Getting What You Want, Giving the Reader What They Wants
I had a Web Designer build this web site. The gurus for selling books hound me that I need a freebie to get people to give me their email addresses. I don’t fight the advice of authors that are more successful than I am.
The web designer built a popup that springs up in the middle of the home page.
I don’t like popups. I got a popup on my web page, like I asked for, but it just stays there until the visitor either clicks on it or clicks on the x in the upper right corner to make it go away.
I don’t like this so I got on fiverr and contacted several popup specialists to build me a popup that would popdown after two seconds (two seconds is a long time to stare at something you don’t like) and I wanted the popup to popdown to a smaller version of the popup window and to dock the window in the lower left hand corner of the screen.

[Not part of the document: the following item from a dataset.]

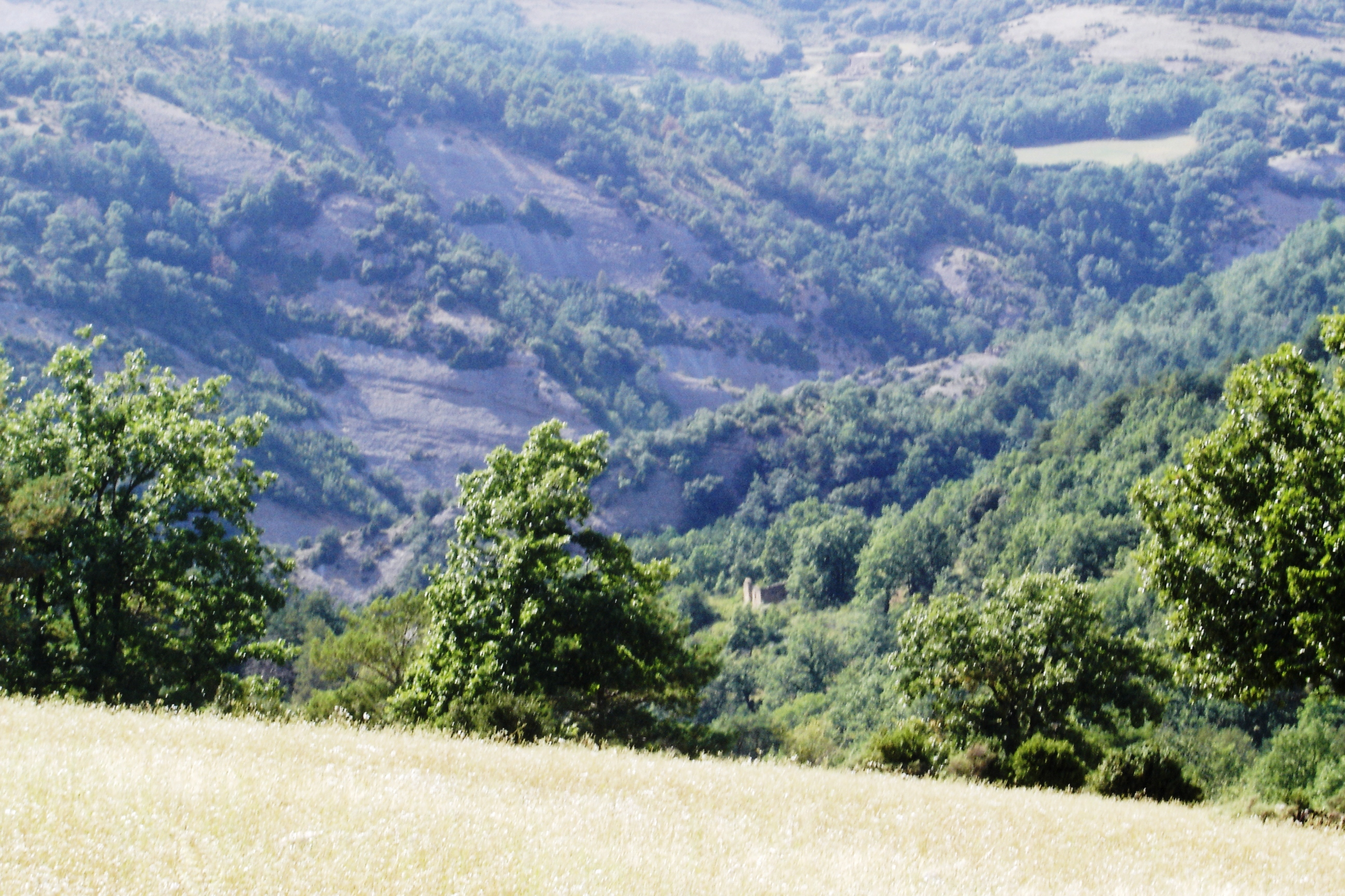 El tram final de la rasa. Al fons la cinglera sota la qual hi ha la confluència amb la riera de Canalda. Ala centre de la foto, les runes de la masia d'Encies Baixes.

I got a bunch of ‘can’t do it’ responses. So I figured I needed to hire an expensive web designer/programmer. I got on the site where the web designers that specialize in the Enfold theme (the theme this site is built from) and who also do email harvesting hang out. I contacted a bunch of them and they all said they couldn’t do it.
I recently contacted a friend that does his own web site work. He said it can be done with a Java script. From what I can find out web site builder use a program to make popups. The popup program has a series of check boxes you check to make the popup do what you want. There are several places you fill in the time delay for when the popup appears and to position where it appears. There is no check box for making the popup go away after a period of time.
So I was asking the web designers to do work to figure out how to get the popup to popdown. Web designers are programmers and programmers do not work, they program. I have seen programmers go to great lengths to avoid work. They will spend double shifts or even 24 hours shifts debugging, but will they update the documentation, no. Documentation is work, that’s stuff for the peons to do. They won’t do it even if you pay them. They’re the best ones to do the documentation because they’re the only ones that understand how the program works. Maybe that’s the problem, maybe they don’t understand how the program works.
So now it looks like I have to learn enough of the Java programming language to write the Java script to do what I want. I don’t have time for this, I got books to write.
What has this to do with writing steampunk? Your reader wants to read something different, but the same. He wants something new. He wants you to work and work hard to give him a good story. He doesn’t want a story where you just checked some boxes in template and the program spit out the same old, same old.
You want to sell books, then give the reader what he wants. He wants you to work. He wants something different and yet familiar. He wants a good story and he wants it told well. That’s a lot of work. It’s work; good authors, selling authors do.
Stay strong, write on, and work to write a good story.